Question

Math Help 5 questions Multiple Choice

Answer 1

@amistre64 @happinessbreaksbones

Answer 2

i believe all of these can be appraoched pretty simply using the quadratic formula

Answer 3

given: \(ax^2+bx+c=0\)

\[x=\frac{-b\pm\sqrt{b^2-4ac}}{2a}\]

Answer 4

Doing part 1 by completing the square, \[(x+3)^2-2=0 --> (x+3)^2=2 --> x+3 = ±\sqrt{2} --> x= -3±\sqrt{2}\]

Answer 5

you can line feed in latex code by typing \\

Answer 6

and \to is a simple \rightarrow
\[(x+3)^2-2=0\\ \to (x+3)^2=2 \\\to x+3 = ±\sqrt{2}\\ \to x= -3±\sqrt{2}\]

Answer 7

@TripleC can you help me with the rest?

Answer 8

Sorry about this taking too long, but just tried to do it completing the square and it was nearly 50 lines, just gonna use quadratic forumla and talk you through that instead xD

Answer 9

k :)

Answer 10

is 4 d? and is 3 d and 2 i don't know

Answer 11

As amistre64 said the quadratic forumla is \[x= \frac{ -b \pm \sqrt{b ^{2-4ac}} }{ 2a }\]
a is the coefficent (number before) x^2 so in this case a=2
b is the coeffienct of x b=-8
c is the constant which is 7

You want all the terms on the same side to use this forumla so that's why c is 7 not -7 as it was moved.

So we just substitute all the values in to get \[\frac{ 8 \pm \sqrt{64-4x2x7}}{ 4 }\]
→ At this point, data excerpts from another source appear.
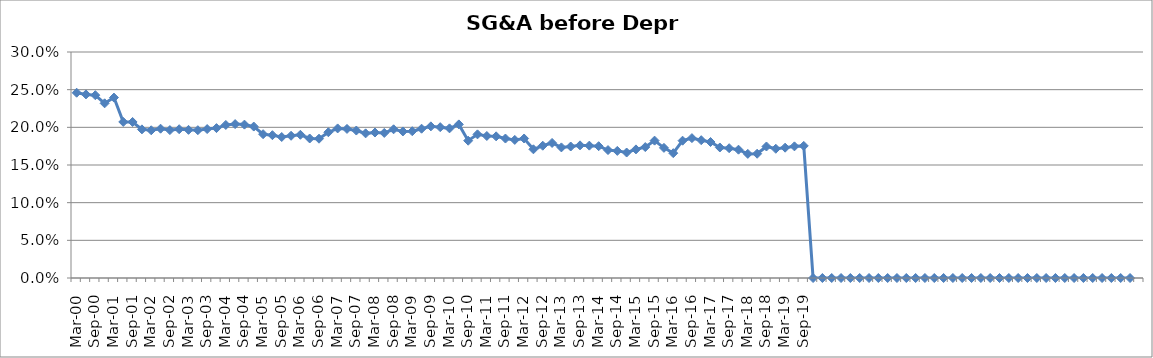
| Category | SG&A (before depr.) % |
|---|---|
| Mar-00 | 0.246 |
| Jun-00 | 0.244 |
| Sep-00 | 0.243 |
| Dec-00 | 0.232 |
| Mar-01 | 0.24 |
| Jun-01 | 0.207 |
| Sep-01 | 0.207 |
| Dec-01 | 0.197 |
| Mar-02 | 0.196 |
| Jun-02 | 0.198 |
| Sep-02 | 0.196 |
| Dec-02 | 0.198 |
| Mar-03 | 0.197 |
| Jun-03 | 0.196 |
| Sep-03 | 0.198 |
| Dec-03 | 0.199 |
| Mar-04 | 0.203 |
| Jun-04 | 0.204 |
| Sep-04 | 0.204 |
| Dec-04 | 0.201 |
| Mar-05 | 0.191 |
| Jun-05 | 0.19 |
| Sep-05 | 0.187 |
| Dec-05 | 0.189 |
| Mar-06 | 0.19 |
| Jun-06 | 0.185 |
| Sep-06 | 0.185 |
| Dec-06 | 0.193 |
| Mar-07 | 0.199 |
| Jun-07 | 0.198 |
| Sep-07 | 0.196 |
| Dec-07 | 0.192 |
| Mar-08 | 0.193 |
| Jun-08 | 0.193 |
| Sep-08 | 0.197 |
| Dec-08 | 0.195 |
| Mar-09 | 0.195 |
| Jun-09 | 0.198 |
| Sep-09 | 0.201 |
| Dec-09 | 0.2 |
| Mar-10 | 0.199 |
| Jun-10 | 0.204 |
| Sep-10 | 0.182 |
| Dec-10 | 0.191 |
| Mar-11 | 0.188 |
| Jun-11 | 0.188 |
| Sep-11 | 0.185 |
| Dec-11 | 0.183 |
| Mar-12 | 0.185 |
| Jun-12 | 0.171 |
| Sep-12 | 0.176 |
| Dec-12 | 0.179 |
| Mar-13 | 0.173 |
| Jun-13 | 0.175 |
| Sep-13 | 0.176 |
| Dec-13 | 0.176 |
| Mar-14 | 0.175 |
| Jun-14 | 0.17 |
| Sep-14 | 0.169 |
| Dec-14 | 0.167 |
| Mar-15 | 0.171 |
| Jun-15 | 0.174 |
| Sep-15 | 0.182 |
| Dec-15 | 0.173 |
| Mar-16 | 0.166 |
| Jun-16 | 0.182 |
| Sep-16 | 0.186 |
| Dec-16 | 0.183 |
| Mar-17 | 0.18 |
| Jun-17 | 0.173 |
| Sep-17 | 0.172 |
| Dec-17 | 0.17 |
| Mar-18 | 0.165 |
| Jun-18 | 0.165 |
| Sep-18 | 0.175 |
| Dec-18 | 0.172 |
| Mar-19 | 0.173 |
| Jun-19 | 0.175 |
| Sep-19 | 0.175 |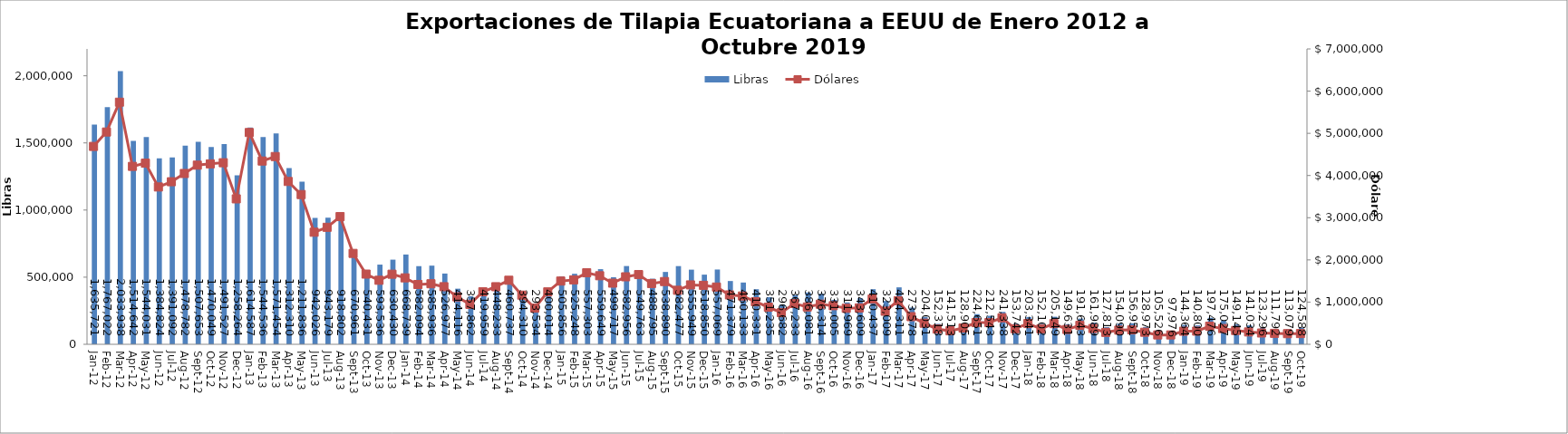
| Category | Libras  |
|---|---|
| 2012-01-01 | 1635720.607 |
| 2012-02-01 | 1767022.174 |
| 2012-03-01 | 2033937.505 |
| 2012-04-01 | 1514641.77 |
| 2012-05-01 | 1544031.293 |
| 2012-06-01 | 1384823.899 |
| 2012-07-01 | 1391091.577 |
| 2012-08-01 | 1478781.747 |
| 2012-09-01 | 1507653.188 |
| 2012-10-01 | 1470049.326 |
| 2012-11-01 | 1491526.539 |
| 2012-12-01 | 1258264 |
| 2013-01-01 | 1614587 |
| 2013-02-01 | 1544536.146 |
| 2013-03-01 | 1571454.312 |
| 2013-04-01 | 1312310.196 |
| 2013-05-01 | 1211835.551 |
| 2013-06-01 | 942025.58 |
| 2013-07-01 | 943178.586 |
| 2013-08-01 | 918802.324 |
| 2013-09-01 | 670961.192 |
| 2013-10-01 | 540431.235 |
| 2013-11-01 | 593535.64 |
| 2013-12-01 | 630429.621 |
| 2014-01-01 | 668739 |
| 2014-02-01 | 582093.766 |
| 2014-03-01 | 585936.383 |
| 2014-04-01 | 526976.561 |
| 2014-05-01 | 414116.473 |
| 2014-06-01 | 357861.695 |
| 2014-07-01 | 419958.663 |
| 2014-08-01 | 448233 |
| 2014-09-01 | 460737.149 |
| 2014-10-01 | 394310.347 |
| 2014-11-01 | 293533.672 |
| 2014-12-01 | 400013.647 |
| 2015-01-01 | 505856.493 |
| 2015-02-01 | 525248 |
| 2015-03-01 | 557303.039 |
| 2015-04-01 | 559648.733 |
| 2015-05-01 | 499716.682 |
| 2015-06-01 | 582955.764 |
| 2015-07-01 | 549763.307 |
| 2015-08-01 | 488795.094 |
| 2015-09-01 | 538890.219 |
| 2015-10-01 | 582477.366 |
| 2015-11-01 | 555949.414 |
| 2015-12-01 | 518850.405 |
| 2016-01-01 | 557069.351 |
| 2016-02-01 | 471378.754 |
| 2016-03-01 | 460133.089 |
| 2016-04-01 | 410331.175 |
| 2016-05-01 | 351235 |
| 2016-06-01 | 296682 |
| 2016-07-01 | 367233.45 |
| 2016-08-01 | 386080.575 |
| 2016-09-01 | 376314.197 |
| 2016-10-01 | 331005.258 |
| 2016-11-01 | 311968.537 |
| 2016-12-01 | 343608.956 |
| 2017-01-01 | 410436.996 |
| 2017-02-01 | 323009.174 |
| 2017-03-01 | 424310.544 |
| 2017-04-01 | 273577.632 |
| 2017-05-01 | 204031.321 |
| 2017-06-01 | 152318.019 |
| 2017-07-01 | 141513.274 |
| 2017-08-01 | 128905.167 |
| 2017-09-01 | 224650.945 |
| 2017-10-01 | 212543.281 |
| 2017-11-01 | 241337.562 |
| 2017-12-01 | 153742.19 |
| 2018-01-01 | 203341.281 |
| 2018-02-01 | 152101.968 |
| 2018-03-01 | 205149.053 |
| 2018-04-01 | 149630.611 |
| 2018-05-01 | 191643 |
| 2018-06-01 | 161989 |
| 2018-07-01 | 127813 |
| 2018-08-01 | 154089.894 |
| 2018-09-01 | 156951.494 |
| 2018-10-01 | 128972.628 |
| 2018-11-01 | 105526.466 |
| 2018-12-01 | 97975.634 |
| 2019-01-01 | 144364.157 |
| 2019-02-01 | 140800 |
| 2019-03-01 | 197476 |
| 2019-04-01 | 175027.19 |
| 2019-05-01 | 149144.92 |
| 2019-06-01 | 141034.12 |
| 2019-07-01 | 123295.72 |
| 2019-08-01 | 111792 |
| 2019-09-01 | 113079.347 |
| 2019-10-01 | 124588.429 |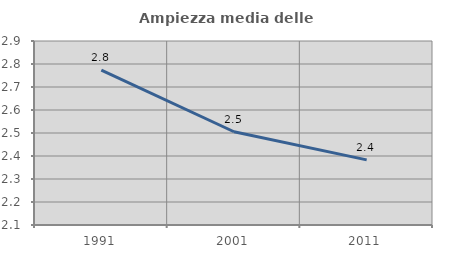
| Category | Ampiezza media delle famiglie |
|---|---|
| 1991.0 | 2.773 |
| 2001.0 | 2.505 |
| 2011.0 | 2.383 |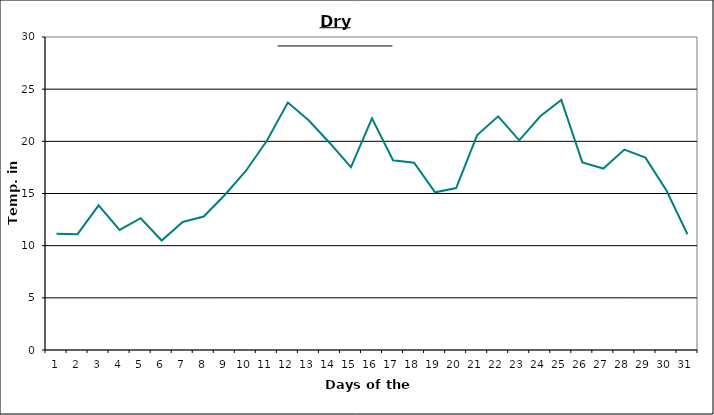
| Category | Series 0 |
|---|---|
| 0 | 11.15 |
| 1 | 11.1 |
| 2 | 13.87 |
| 3 | 11.51 |
| 4 | 12.63 |
| 5 | 10.49 |
| 6 | 12.27 |
| 7 | 12.79 |
| 8 | 14.86 |
| 9 | 17.16 |
| 10 | 20.05 |
| 11 | 23.72 |
| 12 | 21.99 |
| 13 | 19.82 |
| 14 | 17.53 |
| 15 | 22.2 |
| 16 | 18.18 |
| 17 | 17.95 |
| 18 | 15.11 |
| 19 | 15.52 |
| 20 | 20.6 |
| 21 | 22.4 |
| 22 | 20.1 |
| 23 | 22.4 |
| 24 | 23.97 |
| 25 | 17.98 |
| 26 | 17.39 |
| 27 | 19.21 |
| 28 | 18.44 |
| 29 | 15.28 |
| 30 | 11.09 |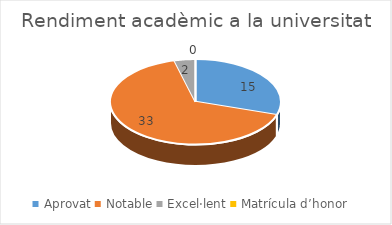
| Category | Series 0 |
|---|---|
| Aprovat | 15 |
| Notable | 33 |
| Excel·lent | 2 |
| Matrícula d’honor | 0 |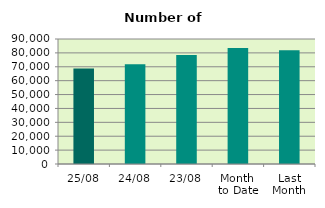
| Category | Series 0 |
|---|---|
| 25/08 | 68746 |
| 24/08 | 71868 |
| 23/08 | 78394 |
| Month 
to Date | 83574.105 |
| Last
Month | 81818 |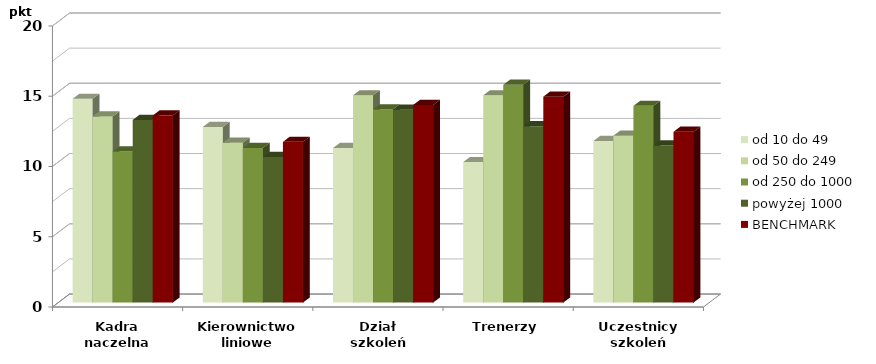
| Category | od 10 do 49 | od 50 do 249 | od 250 do 1000 | powyżej 1000 | BENCHMARK |
|---|---|---|---|---|---|
| Kadra
naczelna | 14.5 | 13.25 | 10.75 | 13 | 13.312 |
| Kierownictwo
liniowe | 12.5 | 11.375 | 11 | 10.364 | 11.438 |
| Dział
szkoleń | 11 | 14.75 | 13.75 | 13.727 | 14.062 |
| Trenerzy | 10 | 14.75 | 15.5 | 12.545 | 14.656 |
| Uczestnicy
szkoleń | 11.5 | 11.875 | 14 | 11.182 | 12.156 |

Which can can simplfy to \[\frac{8\pm \sqrt{8} }{ 4 }\]

\[\sqrt{8}\] can be simplfied to \[\sqrt{4}* \sqrt{2} = 2*\sqrt{2} = 2\sqrt{2}\]

So we now have \[\frac{ 8\pm 2\sqrt{2} }{ 4 } = \frac{ 8 }{ 4 } \pm \frac{ 2\sqrt{2} }{ 4 } = 2\pm\frac{ \sqrt{2} }{ 2 }\]

Answer 12

is 2 d as well

Answer 13

i knew it oky is 3 correct?

Answer 14

i got d aswell

Answer 15

Are you saying that is the 4th option for question 3 correct?

Answer 16

for#4 i have d for #3 i also have d am i correct?

Answer 17

@TripleC can you just do #4 step by step please

Answer 18

What do you mean by d :s? And by 4 you mean the one on the right of 2?